▸ **Aim of the task**: An exact repetition of the data below, without images, is the expected answer.

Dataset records
####

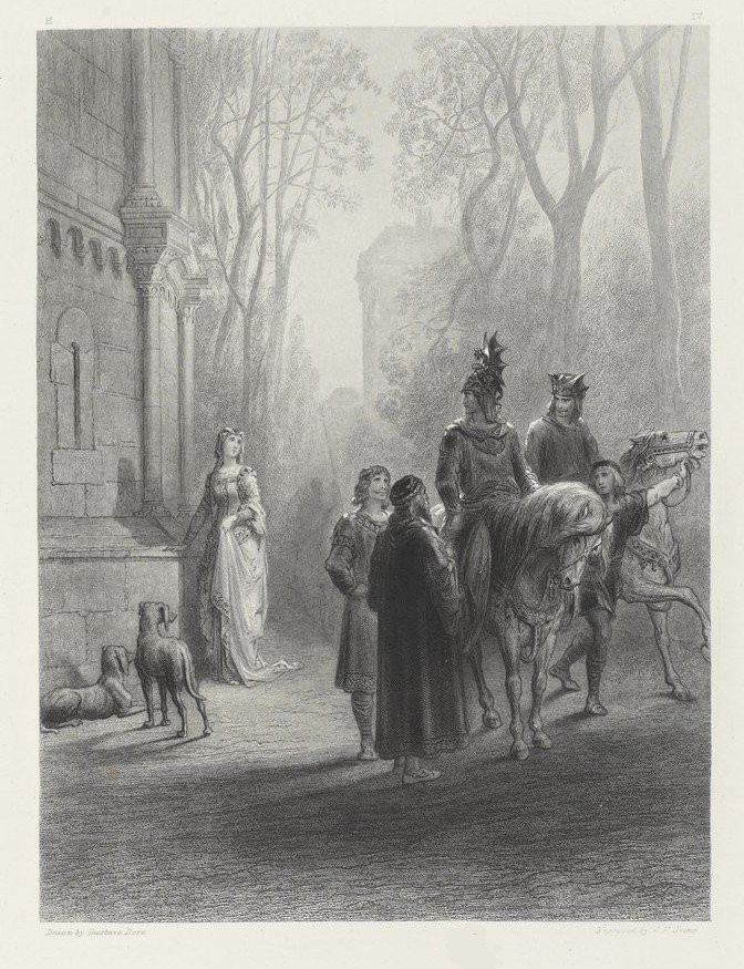 Il regarda, et plus étonné que si sept hommes se fussent attaqués à lui, il vit la jeune fille debout dans la clarté du matin.
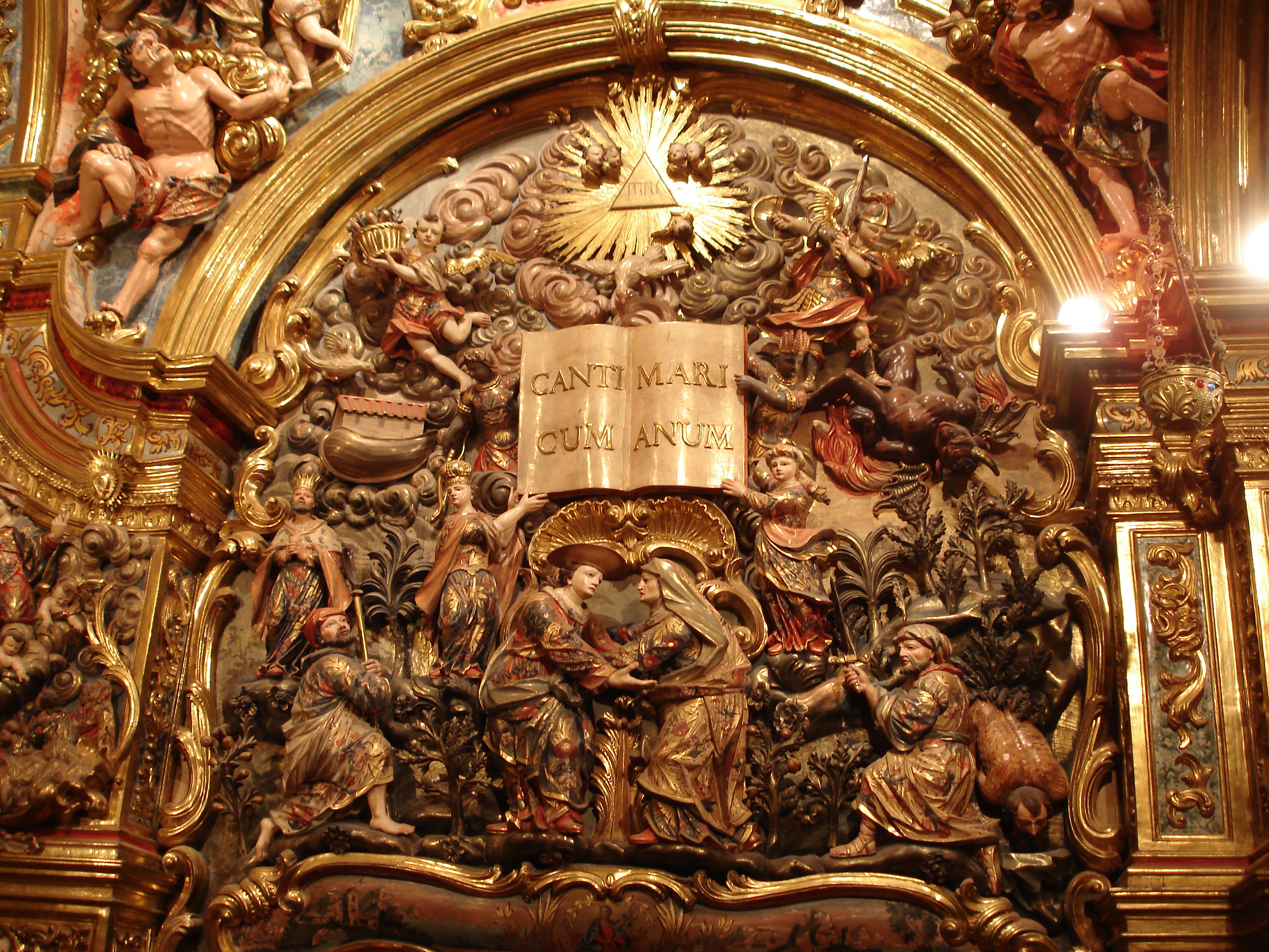 Relleu barroc, una glossa del magníficat
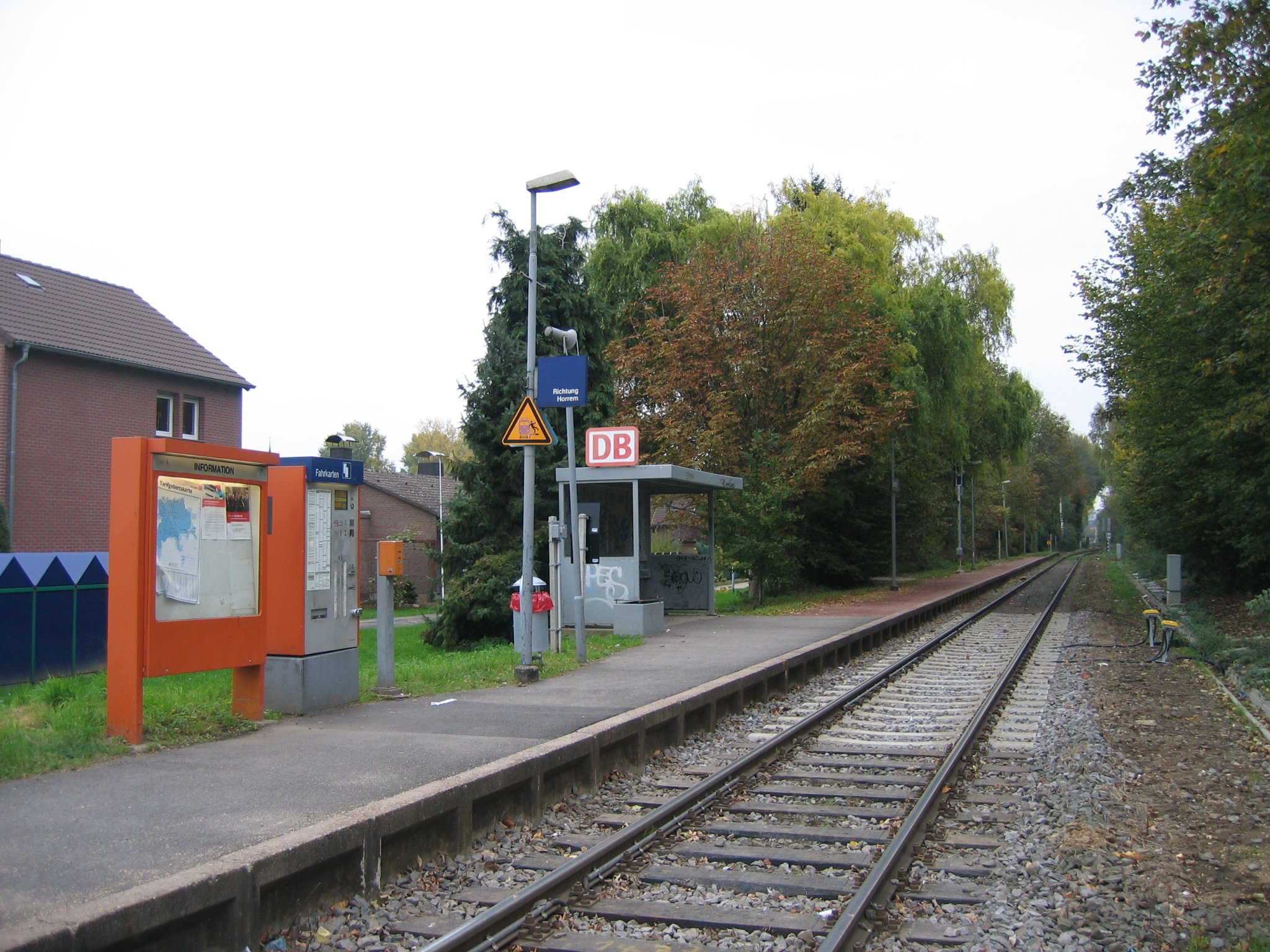 Bahnhof Zieverich an der Erftbahn
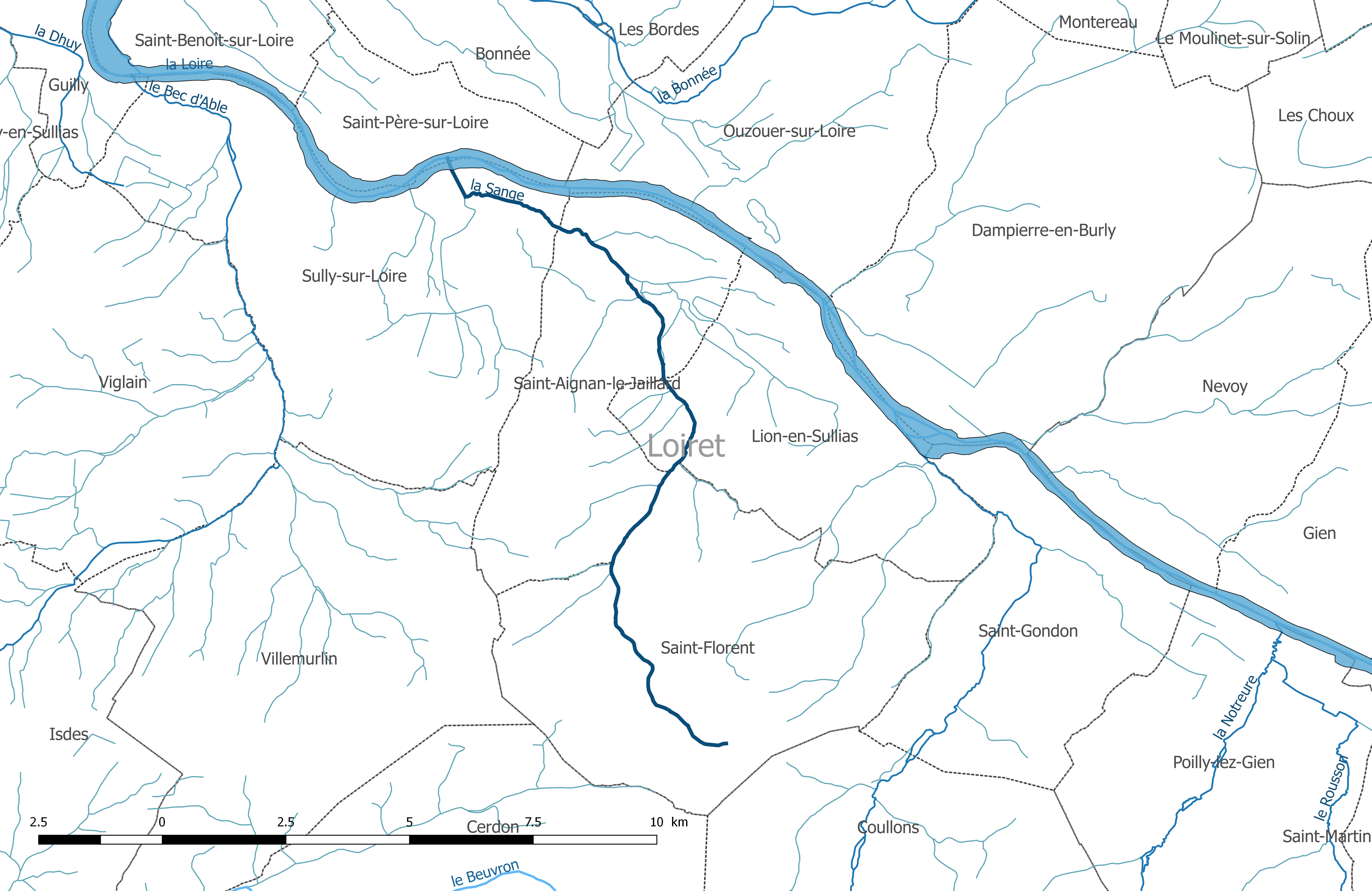 Carte du cours d'eau "la Sange", dans le département du Loiret.
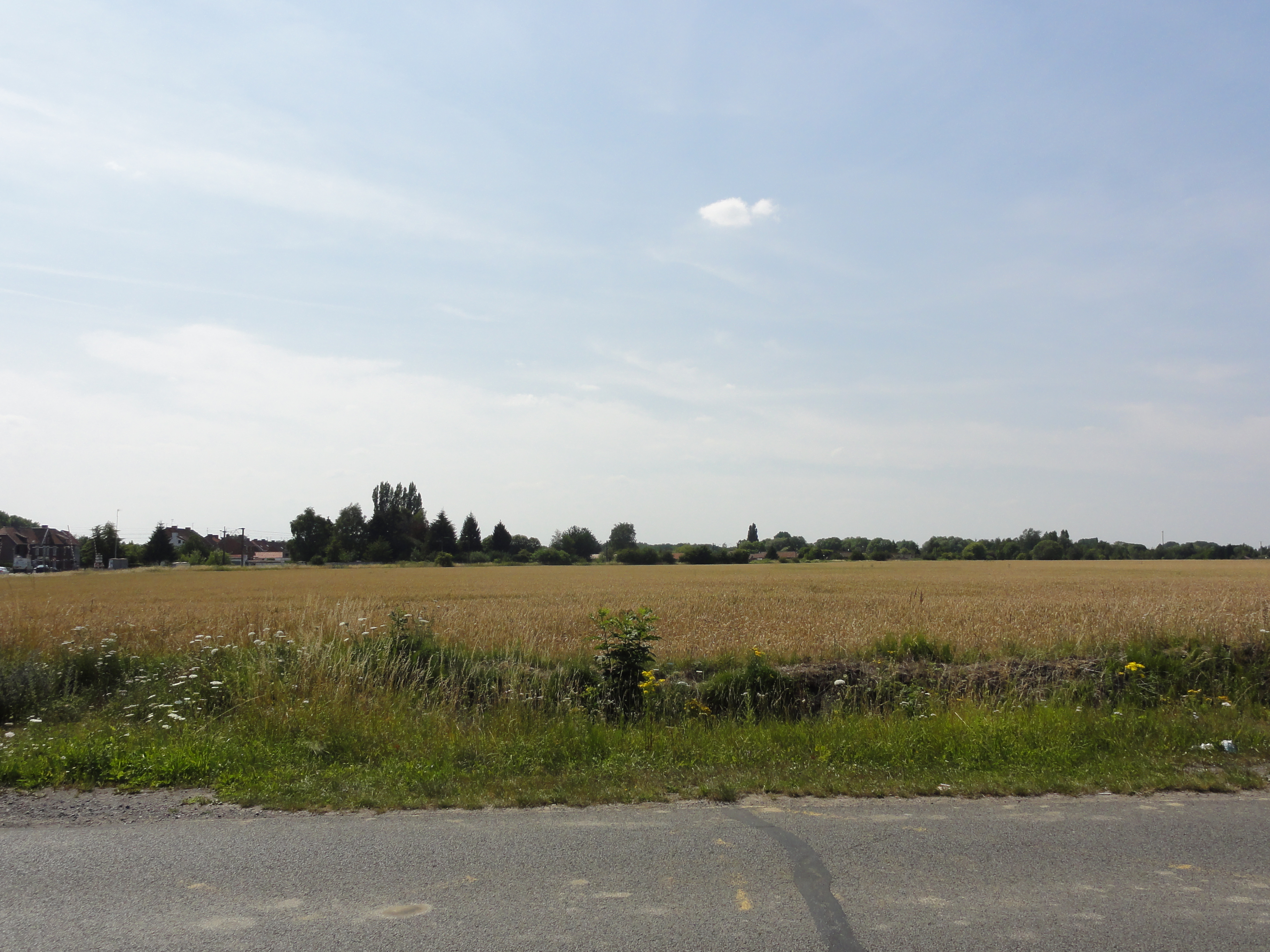 Terril n° 212A dit Cavalier du 10 de l'Escarpelle, disparu, vers la fosse n° 10 des mines de l'Escarpelle, Roost-Warendin, Nord, Nord-Pas-de-Calais, France.
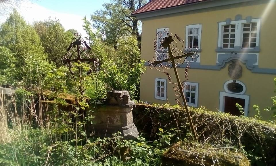 Horní Libchava, fara čp. 62
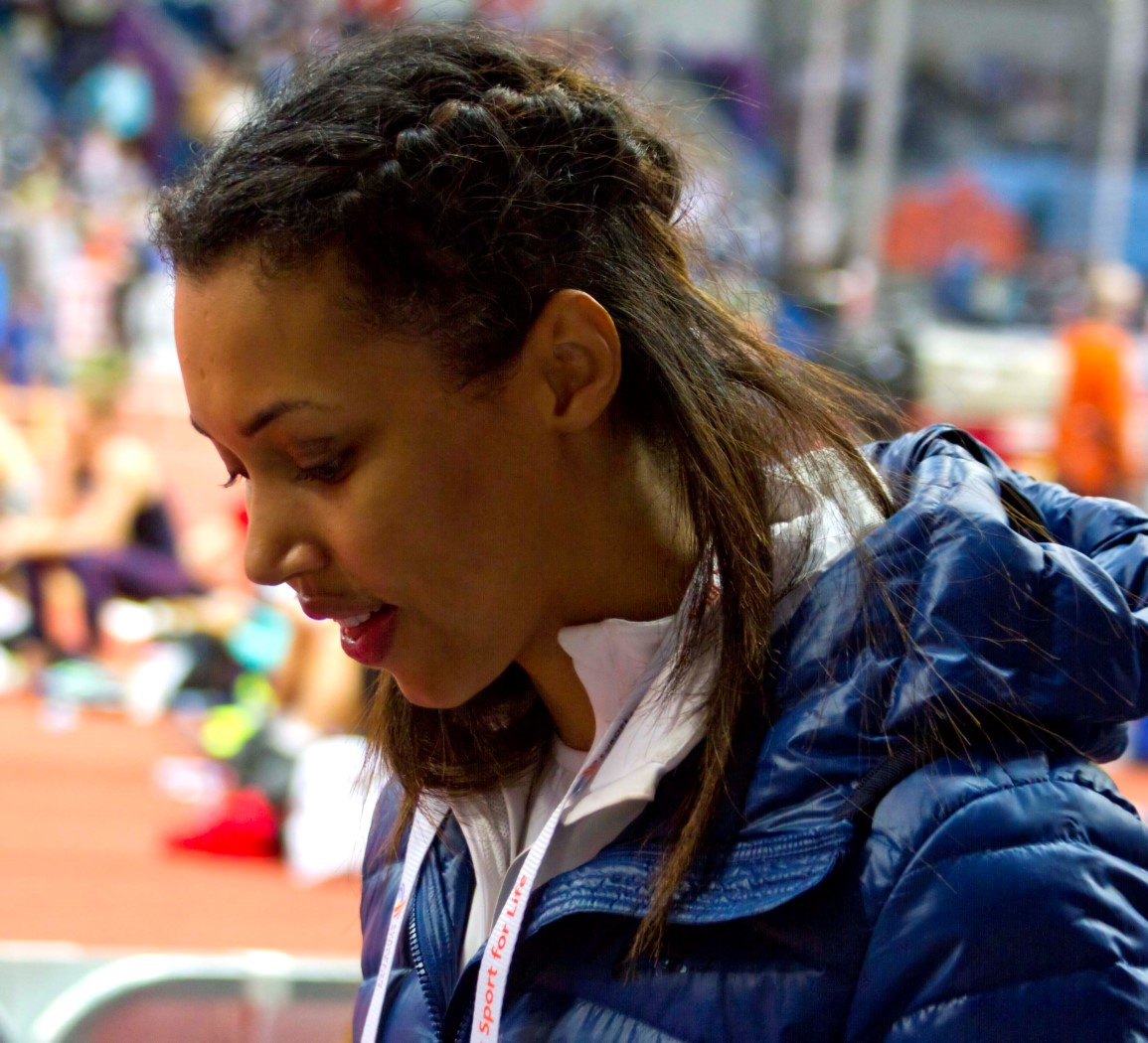 145 morgan lake

####

▸ **Exercise answer**:
 Il regarda, et plus étonné que si sept hommes se fussent attaqués à lui, il vit la jeune fille debout dans la clarté du matin.
 Relleu barroc, una glossa del magníficat
 Bahnhof Zieverich an der Erftbahn
 Carte du cours d'eau "la Sange", dans le département du Loiret.
 Terril n° 212A dit Cavalier du 10 de l'Escarpelle, disparu, vers la fosse n° 10 des mines de l'Escarpelle, Roost-Warendin, Nord, Nord-Pas-de-Calais, France.
 Horní Libchava, fara čp. 62
 145 morgan lake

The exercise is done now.